WHAT THE TASK REQUIRES: Check every line below, and copy those that include "Category".

DATA SHOWN:
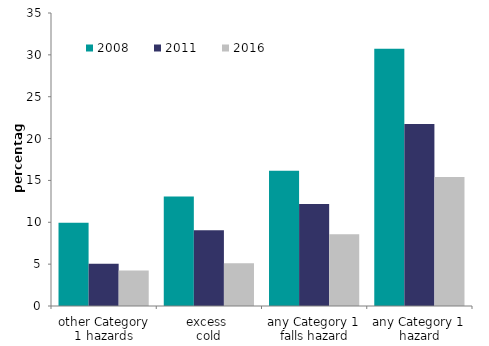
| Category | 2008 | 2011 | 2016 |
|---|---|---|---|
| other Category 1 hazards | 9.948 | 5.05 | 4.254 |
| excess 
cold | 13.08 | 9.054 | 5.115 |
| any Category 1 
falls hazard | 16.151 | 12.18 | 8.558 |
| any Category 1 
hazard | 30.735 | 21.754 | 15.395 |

TASK ANSWER:
| Category | 2008 | 2011 | 2016 |
| other Category 1 hazards | 9.948 | 5.05 | 4.254 |
| any Category 1 
| any Category 1 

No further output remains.